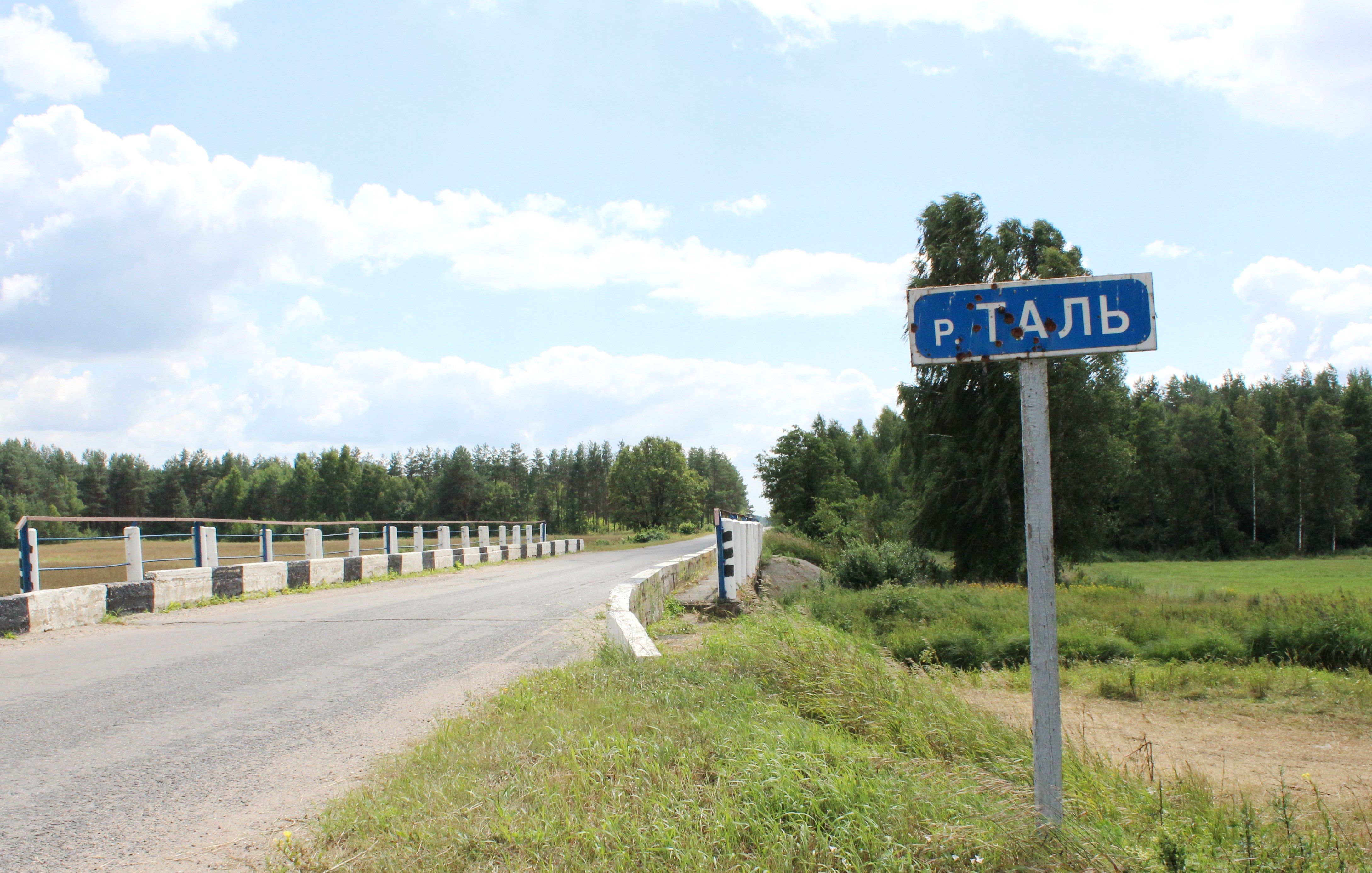 Автомобильный мост через реку Таль
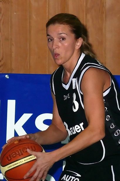 Diana Pop, rumänische Basketball-Nationalspielerin
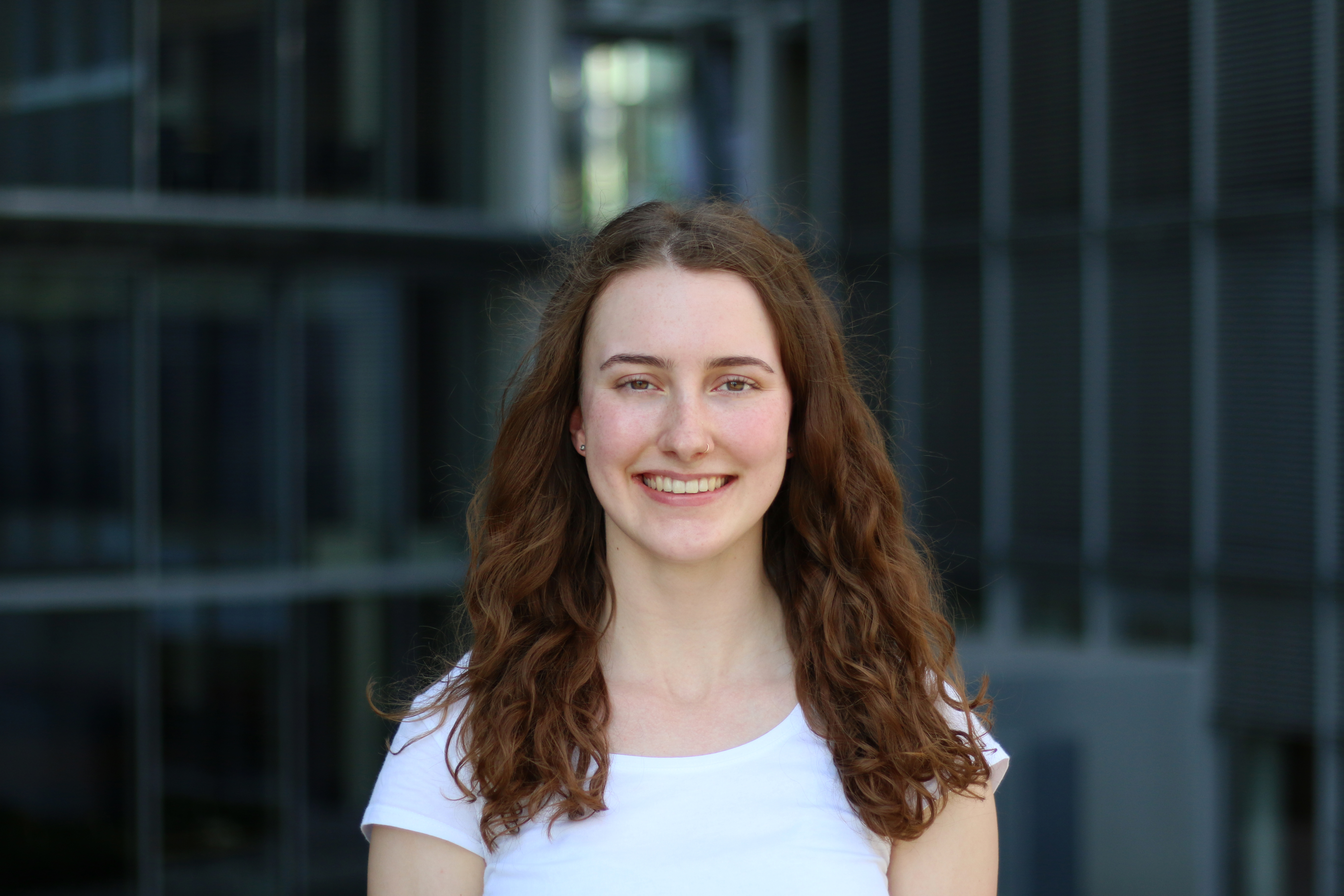 Anna Westner, 2019
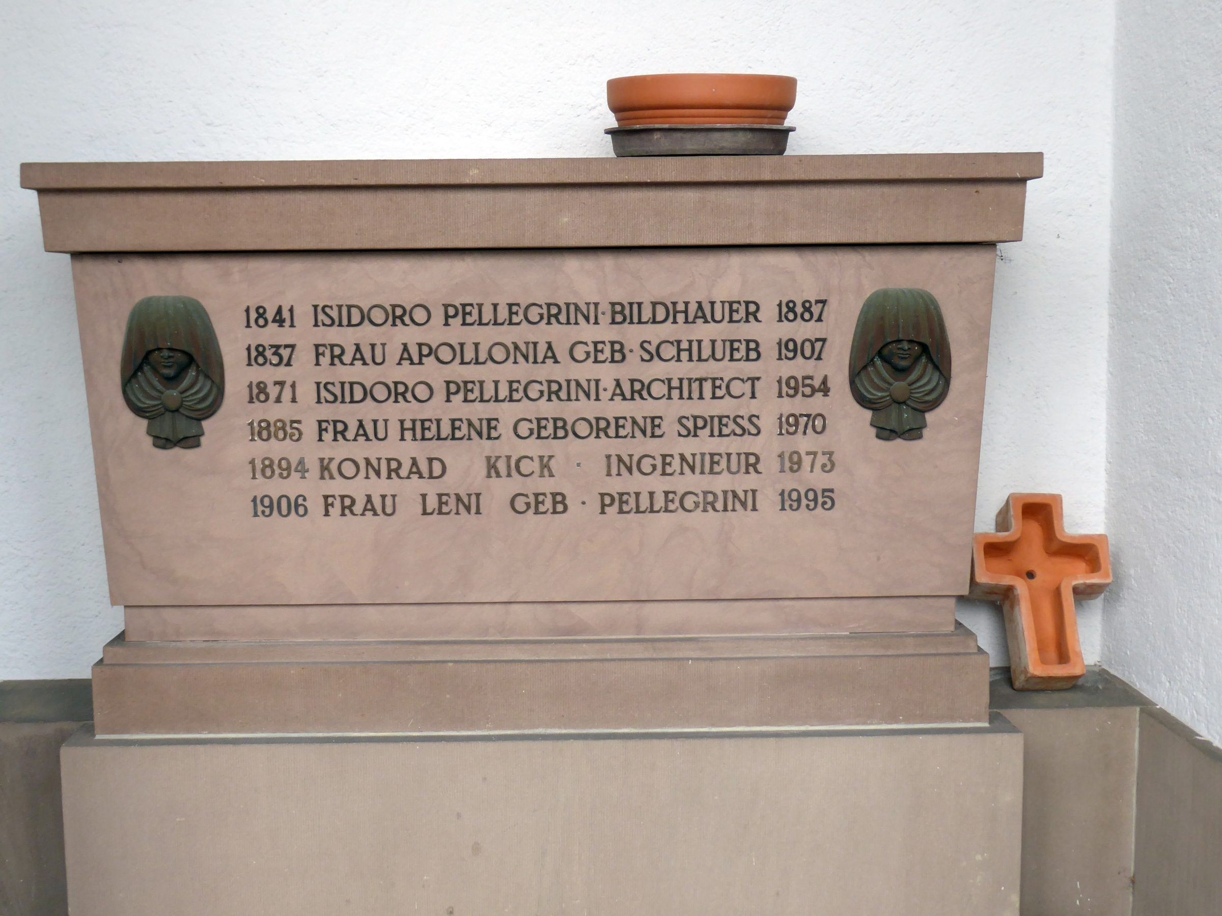 Isidoro Raphael Pellegrini (1871–1954) Architekt, Bildhauer, Familiengrab auf dem Friedhof am Hörnli
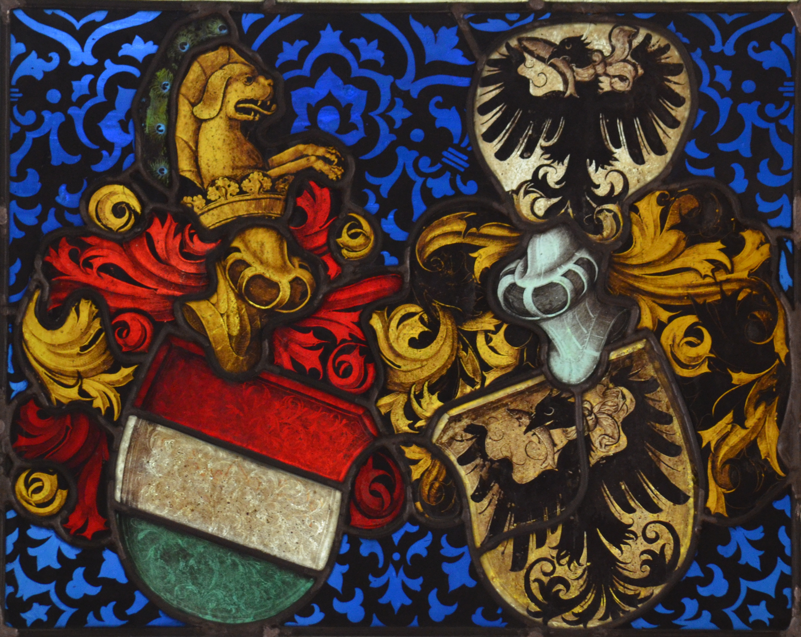 Kirche Auenstein, Scheibe Fricker-Schad, um 1500
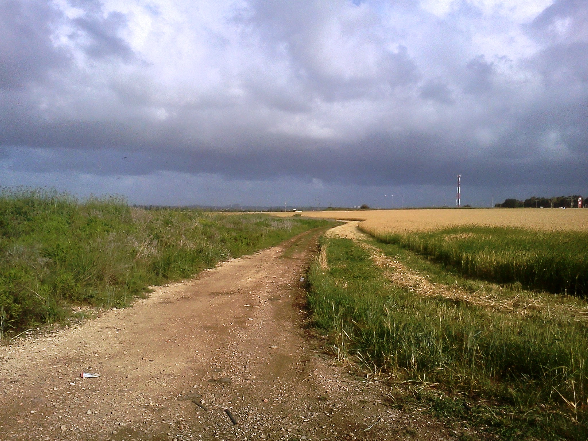 תעלת עינת באביב
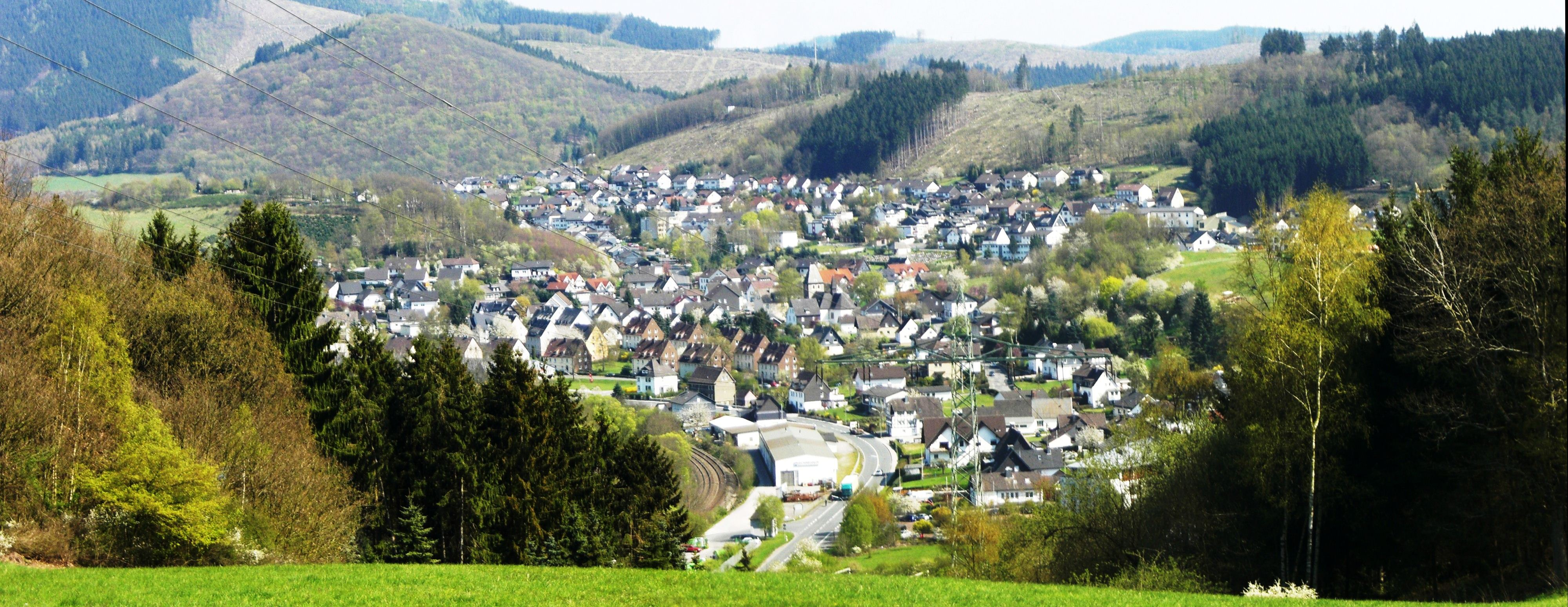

=-=-=-=-=

**TASK OBJECTIVE:**
Excluding every picture, write out each record word for word.

**COMPLETED TASK:**
 Автомобильный мост через реку Таль
 Diana Pop, rumänische Basketball-Nationalspielerin
 Anna Westner, 2019
 Isidoro Raphael Pellegrini (1871–1954) Architekt, Bildhauer, Familiengrab auf dem Friedhof am Hörnli
 Kirche Auenstein, Scheibe Fricker-Schad, um 1500
 תעלת עינת באביב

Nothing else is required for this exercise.